Good luck! hope the weather co operates! Just looked at the forecast, looks like it is going to be sporty! Duval Street is always a viable option!! Looking forward to the reports!


----------



## MrFish (Aug 21, 2009)

Good luck!! 

MSYellowfin, not to derail, but is the Viking new??


----------



## MSViking (Oct 11, 2007)

Mr. Fish: Yes, purchased it last Dec. brought it to Orange Beach Christmas.


----------



## Chris V (Oct 18, 2007)

Good luck today Capt, looking forward to it.


----------



## Jason (Oct 2, 2007)

Capt. Jon Pinney said:


> Catching bait now. Winds NE 15 knots


 
At least you ain't freezin' in a tree trying to be quiet like the rest of us Jon!!! Good luck brother!!!:thumbup:


----------



## whome (Oct 2, 2007)

20-25 knots...6ft... 70 degrees... Just got the baits out


----------



## MSViking (Oct 11, 2007)

When it all settles down, tell us all the details, i.e. sea anchor needed? how many lines per kite, etc.. To cold up here to do anything but live vicariously thru you today!


----------



## whome (Oct 2, 2007)

Had a lazy sailfish come eyeball a bait and watched a frigate bird pick it up while the fish was 5 ft from the bait


----------



## Chris V (Oct 18, 2007)

I would look at it this way Jon.
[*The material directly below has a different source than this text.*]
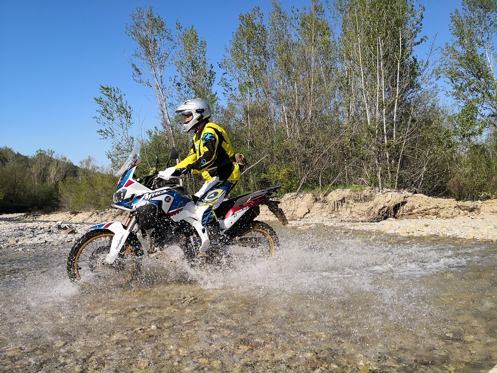 Il modello Adventure durante l'Off Road Academy di Honda.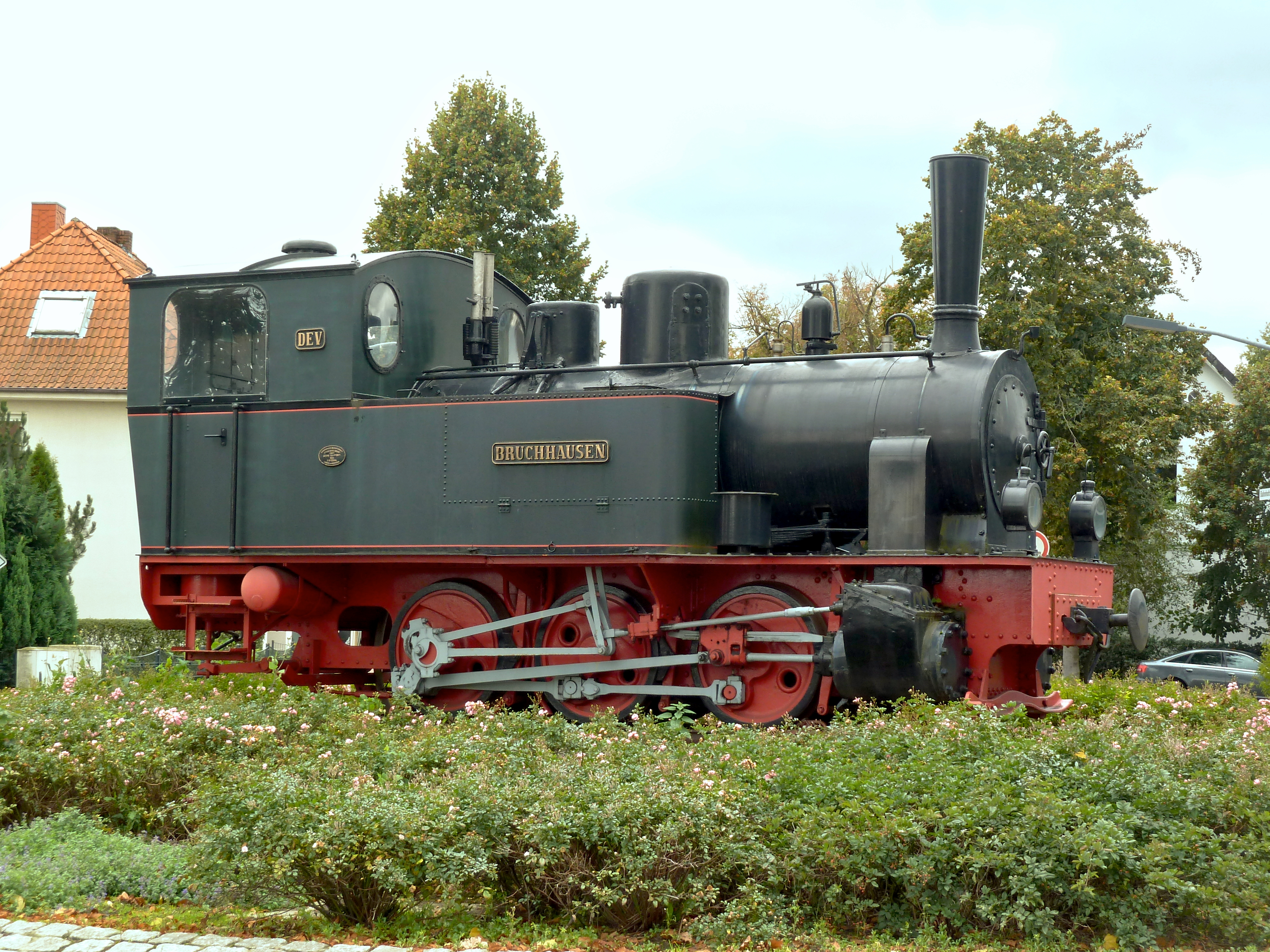 Dampflokomotive „Bruchhausen“ (C n2t Hanomag 3344/1899) als Denkmal in Bruchhausen-Vilsen 16.Oktober 2010

Was the wingspan on the frigate bigger than the sailfish? If so, consider it a trophy frigatebird and something to be proud of


----------



## Dilski (Oct 10, 2007)

Is there a good color change up that way? How far out past the reef?


----------



## Capt. Myles Colley (Mar 12, 2008)

We through the towel in early. Kids not filling so good. Saw 1 sailfish and caught 1 blackfin. Not sure why but fishing is slow down here. They are crushing them in palm beach and Jupiter. Half day tomorrow.


----------



## whome (Oct 2, 2007)

Dilski said:


> Is there a good color change up that way? How far out past the reef?


2 Miles past the reef right now...


----------